長槍立即向他壓來,他連忙躍起,一把奪過長槍,劈開左右圍攏過來的槍尖,然後一槍扎在那個失了武器的黃巾軍士卒身上。
曲梁城上,張燕指揮著孫輕等人,不斷地校準弩車,對下方的烏桓騎兵一頓輸出。
“調低了!調高一點,再射!”
孫輕等人還是第一次操作弩車,毫無經驗。
事實上,張燕也是第一次射擊這麽遠的目標,之前修複的時候,拿的是五十步外的靶子,這胡騎距離他們起碼兩百步開外,和近處的靶子總是有些不一樣的。
他們也只能一邊射擊一邊調整。
在弩車的打擊下,烏桓至少損失了數十名騎兵,弩矢將戰馬釘在地面上,給後面衝鋒的騎兵也造成了阻礙,致使部分騎兵不得不減速繞行。
但張燕手裡的弩車數量畢竟只有幾架,沒辦法形成如同箭雨一般的覆蓋性打擊。
烏桓騎兵最終還是衝進了黃巾軍陣列中,一頓砍殺。
好在為張梁爭取了一點時間,弓弩手也已經準備好下一波的攻擊,後軍趕了上來,將減速了的胡騎圍住。
踏頓雖然勇猛但不是二愣子,見勢不妙,奪了一匹失主戰馬,高呼道:“烏桓兒!隨我衝出去!”

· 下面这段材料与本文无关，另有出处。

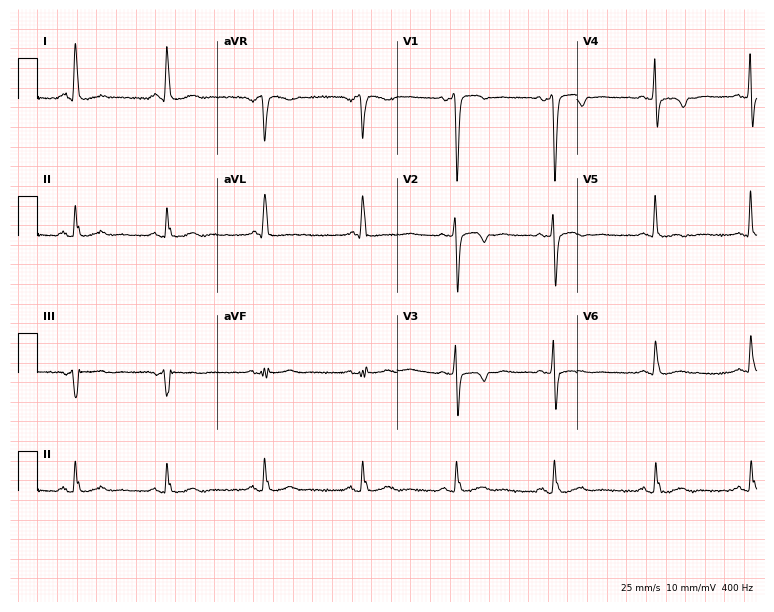
Standard 12-lead ECG recorded from a 58-year-old man. None of these six findings is recorded: first-degree AV block, right bundle branch block (RBBB), left bundle branch block (LBBB), sinus bradycardia, atrial fibrillation (AF), sinus tachycardia. Other findings, if any, are not listed.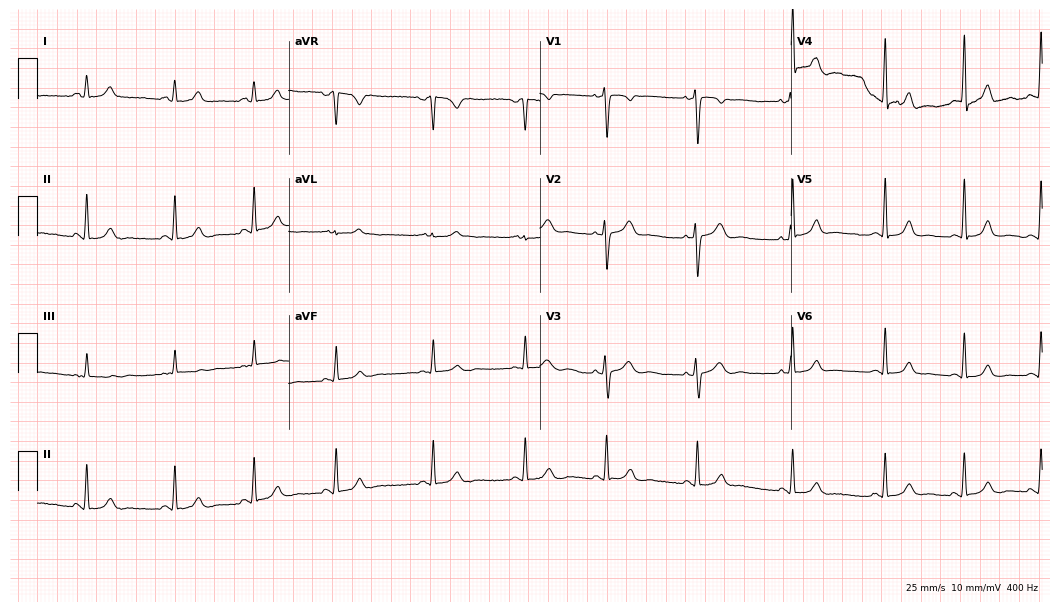
Standard 12-lead ECG recorded from a 23-year-old woman (10.2-second recording at 400 Hz). Read as a normal ECG.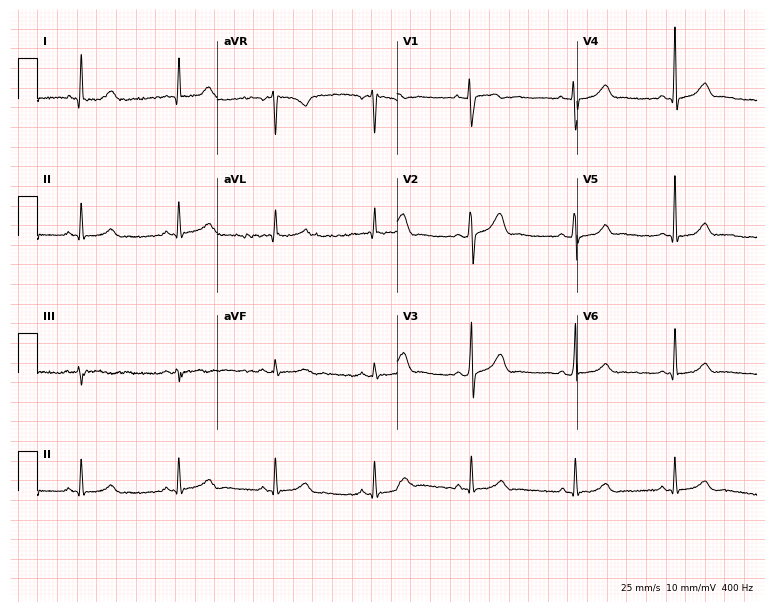
Electrocardiogram (7.3-second recording at 400 Hz), a woman, 26 years old. Of the six screened findings (first-degree AV block, right bundle branch block, left bundle branch block, sinus bradycardia, atrial fibrillation, sinus tachycardia), none is recorded.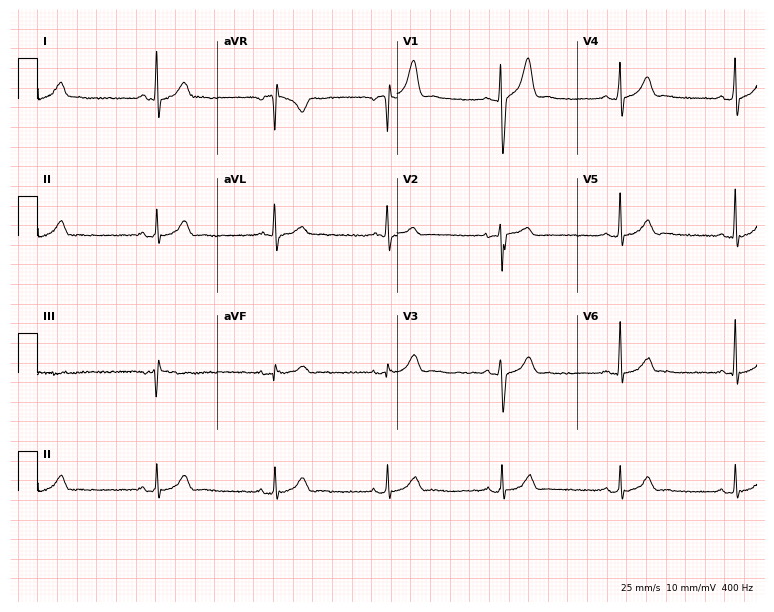
12-lead ECG from a 39-year-old man. Labelled as a normal ECG.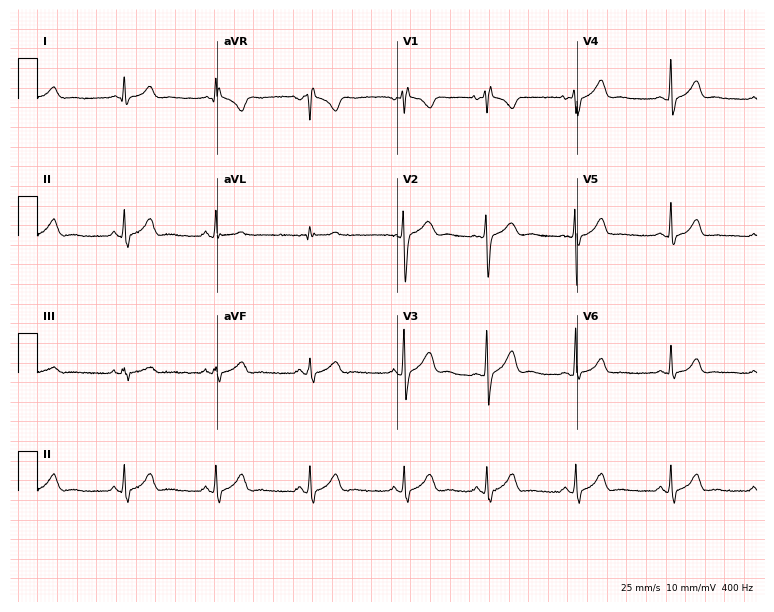
Resting 12-lead electrocardiogram (7.3-second recording at 400 Hz). Patient: a female, 20 years old. None of these six findings is recorded: first-degree AV block, right bundle branch block, left bundle branch block, sinus bradycardia, atrial fibrillation, sinus tachycardia.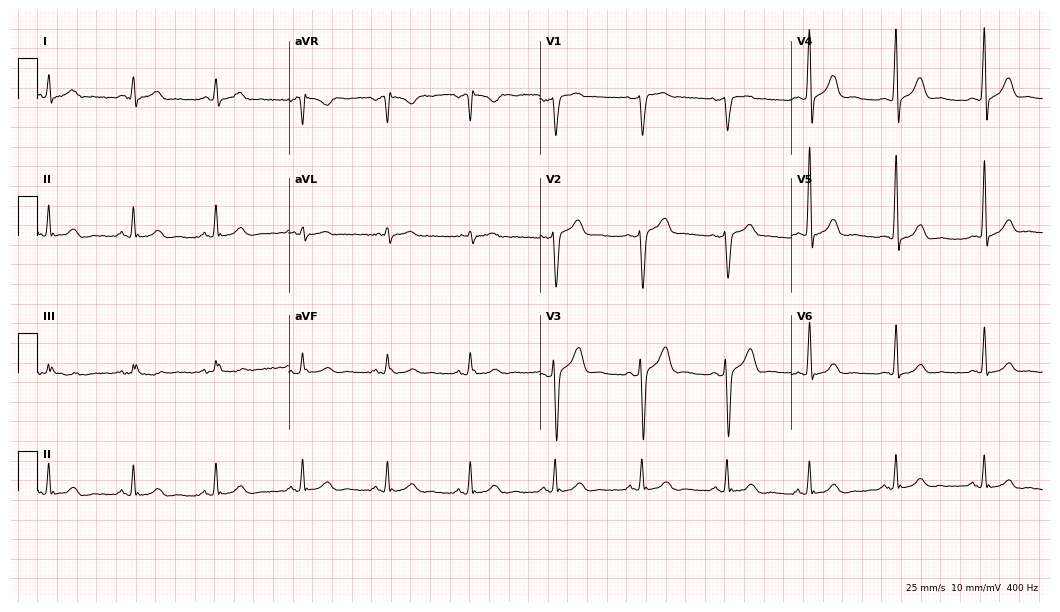
12-lead ECG from a man, 46 years old. Recorded interpretation: within normal limits.

右翼已經退卻的四百胡騎,此時也發起了第二波衝勢,策應了踏頓的突圍。
張梁索性命令後軍留下阻擋胡騎,自己的中軍繼續前進接應張角撤退回城。
宗員看到曲梁城上射出弩矢後,就知道踏頓擋不住張梁了,隻好放棄攻擊張角,轉頭去阻攔張梁。
在這個距離, 曲梁城上的弩車,是威脅不到他們的。
他和烏延各領兩百騎,衝擊張梁的部隊。
“鋒矢陣!鑿穿!”
“張弓!列弩!”
張梁連忙以勁弓輕弩應對,成功遏製了胡騎衝鋒的勢頭。
兩支部隊合兵一處,守住了那條包圍網中唯一的生路。
“大哥!大哥!”
他快馬馳入張角中軍。
“大哥!生門已開!速速撤退吧!”
“我不能撤!我一撤,士氣就徹底垮了!這一戰,還沒到最後!”
“胡騎不可能真的為大漢效死命,只要我們正面擊潰盧植的官軍,胡騎自然會退去!”
張角的意志很堅決,這一撤,就很可能一潰千裡。
退,九死一生!
進,尚有三分生機!
官軍如今也已經是強弩之末,不比他黃巾軍好上多少,潰軍同樣在衝擊盧植的中軍。
機會仍是平等。
張角看了看天邊正在接近的一道陰雲,隨即點燃一道黃符,高舉長劍,“盧植!吾張角頭顱在此!爾敢要否?”
對面很快就傳來回應:“張角賊!你今日必為我所擒!”
黃符在火焰的吞噬下,化為飛灰,隨著微風飄向戰場中心。
狂風乍起,天際旱雷隆隆,張角的道袍隨風揚起,面上朱砂符文如血泣,好似天官一般。
“蒼天已死!黃天當立!歲在甲子!天下大吉!”
“天下!!大吉!!!”
黃巾軍的士氣再度攀上頂峰,悍不畏死地衝向官軍。